- **ASSIGNMENT**:
Take the entries that follow and return exactly the lines from the one holding "Une Renault 8" through the one holding "Излед от площада", both included. Nothing else is needed.
MATERIAL TO PROCESS section start
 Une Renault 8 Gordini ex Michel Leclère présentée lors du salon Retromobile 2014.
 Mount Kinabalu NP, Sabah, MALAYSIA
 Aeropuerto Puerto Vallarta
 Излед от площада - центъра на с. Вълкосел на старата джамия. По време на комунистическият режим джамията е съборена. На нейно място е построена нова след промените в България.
MATERIAL TO PROCESS section end
MATERIAL TO PROCESS section start
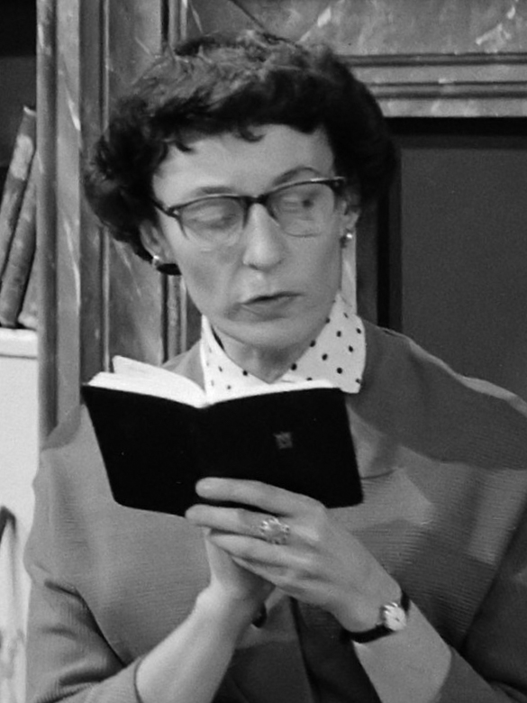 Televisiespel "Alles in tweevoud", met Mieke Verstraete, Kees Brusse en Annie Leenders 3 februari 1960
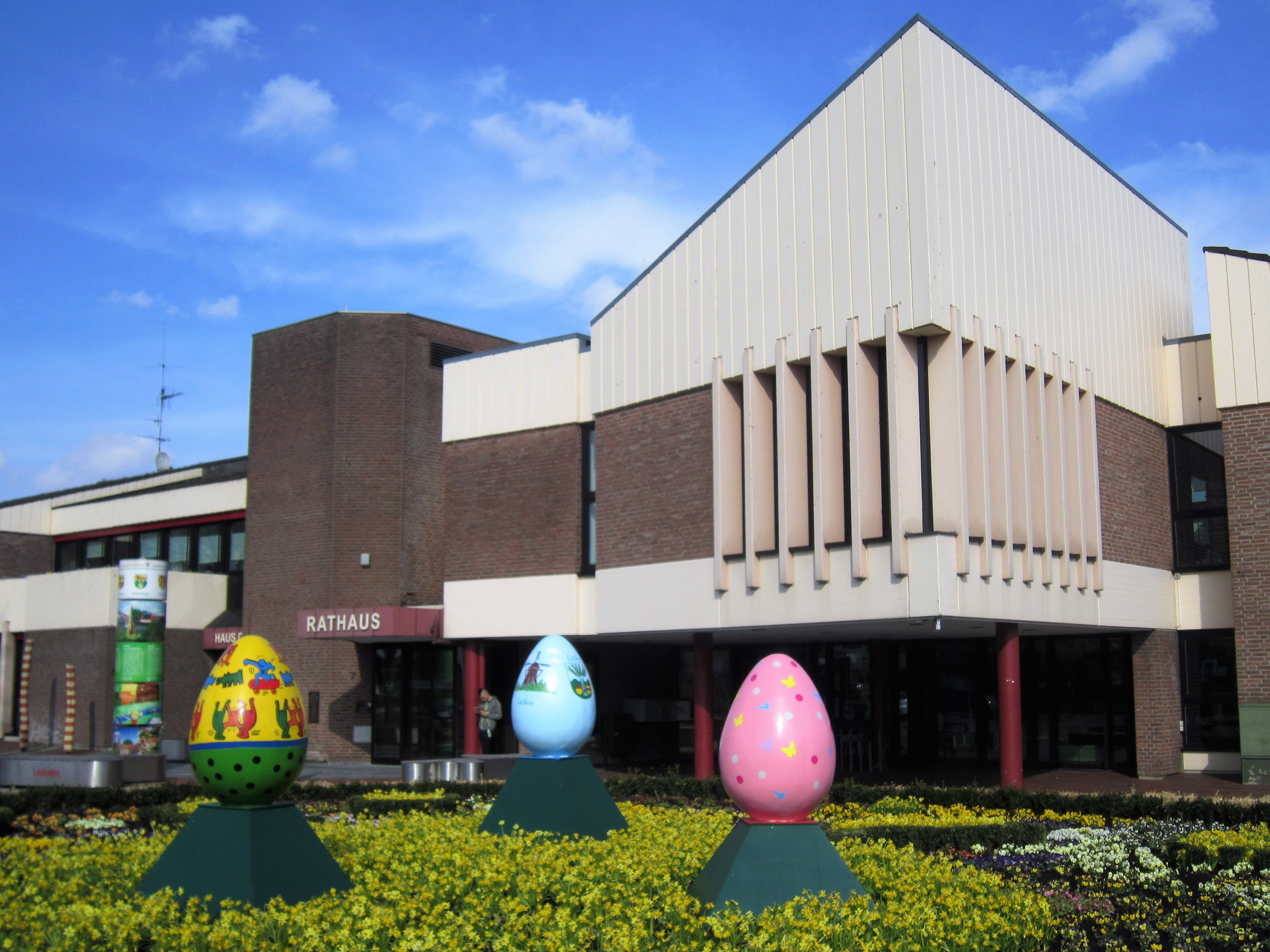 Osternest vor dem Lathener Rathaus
MATERIAL TO PROCESS section end
- **SOLVED PROBLEM**:
 Une Renault 8 Gordini ex Michel Leclère présentée lors du salon Retromobile 2014.
 Mount Kinabalu NP, Sabah, MALAYSIA
 Aeropuerto Puerto Vallarta
 Излед от площада - центъра на с. Вълкосел на старата джамия. По време на комунистическият режим джамията е съборена. На нейно място е построена нова след промените в България.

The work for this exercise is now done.